This project was created to build a machine learning model to predict Australian Football League (AFL) attendances using historical data.
Two articles have been posted to Medium:
- Using Data To Determine Which AFL Fans Jump On The Bandwagon
- Building a Linear Regression Model in R to Predict AFL Crowds
Three sources of data were used in the project:
- AFL Tables was used as the primary source of information. This is no doubt the go to for anyone looking at doing AFL analysis
- Australian Sports Betting was used to get betting data for matches from the 2013 season
- Australian Bureau of Meteorology was used for climat data (rain and temperature). Part of the scraper for BOM data was taken from James Day's fitzRoy R package. Big thanks to him.
- rvest
- httr
- dplyr
- stringr
- tidyr
- lubridate
- tidyverse
- car
- MASS
- readxl
Functions have been created to colect both sources of data:
- afl_scraper.R goes and scrapes eihter a single season, or a range of seasons.

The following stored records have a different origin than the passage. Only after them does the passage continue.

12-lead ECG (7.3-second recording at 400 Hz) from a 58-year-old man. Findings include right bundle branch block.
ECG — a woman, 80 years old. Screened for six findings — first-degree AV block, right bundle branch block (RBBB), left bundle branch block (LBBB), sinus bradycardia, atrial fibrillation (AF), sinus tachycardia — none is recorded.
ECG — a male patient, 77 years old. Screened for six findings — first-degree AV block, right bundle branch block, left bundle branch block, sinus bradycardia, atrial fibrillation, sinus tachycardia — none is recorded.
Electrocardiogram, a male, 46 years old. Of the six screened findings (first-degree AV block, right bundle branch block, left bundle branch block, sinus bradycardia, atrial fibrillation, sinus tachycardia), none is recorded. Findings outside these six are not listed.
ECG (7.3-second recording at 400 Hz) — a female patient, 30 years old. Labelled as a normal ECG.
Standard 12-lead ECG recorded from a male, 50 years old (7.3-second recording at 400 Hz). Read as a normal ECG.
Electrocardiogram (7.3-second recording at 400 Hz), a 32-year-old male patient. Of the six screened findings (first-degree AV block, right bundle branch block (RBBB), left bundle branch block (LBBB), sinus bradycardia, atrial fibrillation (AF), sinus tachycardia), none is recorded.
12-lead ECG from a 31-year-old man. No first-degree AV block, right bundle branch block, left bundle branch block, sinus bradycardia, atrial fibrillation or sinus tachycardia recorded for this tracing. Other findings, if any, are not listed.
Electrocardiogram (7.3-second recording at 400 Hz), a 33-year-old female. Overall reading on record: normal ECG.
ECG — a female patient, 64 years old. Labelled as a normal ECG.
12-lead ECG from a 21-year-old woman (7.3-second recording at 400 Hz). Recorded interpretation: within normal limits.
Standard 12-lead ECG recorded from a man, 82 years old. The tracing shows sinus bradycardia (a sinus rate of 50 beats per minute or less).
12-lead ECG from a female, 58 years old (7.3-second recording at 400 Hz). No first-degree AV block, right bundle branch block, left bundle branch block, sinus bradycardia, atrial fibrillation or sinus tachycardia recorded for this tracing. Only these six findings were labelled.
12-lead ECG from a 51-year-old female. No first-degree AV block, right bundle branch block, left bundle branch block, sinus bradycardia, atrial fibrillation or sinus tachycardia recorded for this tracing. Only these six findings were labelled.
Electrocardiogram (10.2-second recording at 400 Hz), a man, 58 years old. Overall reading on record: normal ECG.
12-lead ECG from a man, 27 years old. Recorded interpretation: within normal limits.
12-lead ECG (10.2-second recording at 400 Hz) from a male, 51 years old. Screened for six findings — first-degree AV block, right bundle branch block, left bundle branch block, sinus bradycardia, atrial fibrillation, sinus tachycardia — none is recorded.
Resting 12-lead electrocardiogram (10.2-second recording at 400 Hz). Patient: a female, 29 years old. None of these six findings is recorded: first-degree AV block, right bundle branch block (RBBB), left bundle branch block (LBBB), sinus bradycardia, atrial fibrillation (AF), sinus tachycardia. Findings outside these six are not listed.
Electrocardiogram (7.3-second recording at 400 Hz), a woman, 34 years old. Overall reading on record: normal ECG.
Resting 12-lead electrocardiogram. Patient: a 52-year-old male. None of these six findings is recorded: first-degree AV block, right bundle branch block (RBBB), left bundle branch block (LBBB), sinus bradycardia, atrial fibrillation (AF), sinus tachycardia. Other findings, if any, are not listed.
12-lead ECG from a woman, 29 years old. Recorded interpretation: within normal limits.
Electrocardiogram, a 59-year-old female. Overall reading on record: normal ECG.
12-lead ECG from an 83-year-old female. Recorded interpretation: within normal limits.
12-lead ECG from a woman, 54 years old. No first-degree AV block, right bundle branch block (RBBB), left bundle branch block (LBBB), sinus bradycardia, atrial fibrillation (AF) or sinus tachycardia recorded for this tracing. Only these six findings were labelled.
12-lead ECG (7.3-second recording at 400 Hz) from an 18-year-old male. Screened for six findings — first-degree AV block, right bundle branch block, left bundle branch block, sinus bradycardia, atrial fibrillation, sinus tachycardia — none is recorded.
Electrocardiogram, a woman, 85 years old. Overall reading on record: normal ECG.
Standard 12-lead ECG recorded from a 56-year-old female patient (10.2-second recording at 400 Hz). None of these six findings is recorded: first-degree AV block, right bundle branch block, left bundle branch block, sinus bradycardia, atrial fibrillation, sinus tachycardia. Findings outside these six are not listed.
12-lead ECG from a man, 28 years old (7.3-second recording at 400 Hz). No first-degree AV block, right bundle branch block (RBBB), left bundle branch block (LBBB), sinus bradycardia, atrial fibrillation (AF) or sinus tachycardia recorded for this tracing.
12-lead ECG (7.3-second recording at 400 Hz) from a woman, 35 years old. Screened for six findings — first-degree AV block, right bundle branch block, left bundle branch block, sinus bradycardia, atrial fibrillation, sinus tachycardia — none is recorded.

- return_betting_data.R downloads the betting data xlsx file and does some preprocessing steps
- get_bom_data.R extracts rain and temperature data and fills in missing values. Missing rain figures are averaged out with the next available reading, while missing temperatures are given that months averag min and max temp.
Then to scrape and save the files to csv, run src/get_afl_data.R.
If existing data in this repo is enough, simply run src/preprocessing.R to go thorough the preprocessing steps to get the data ready for the analysis in the Medium posts.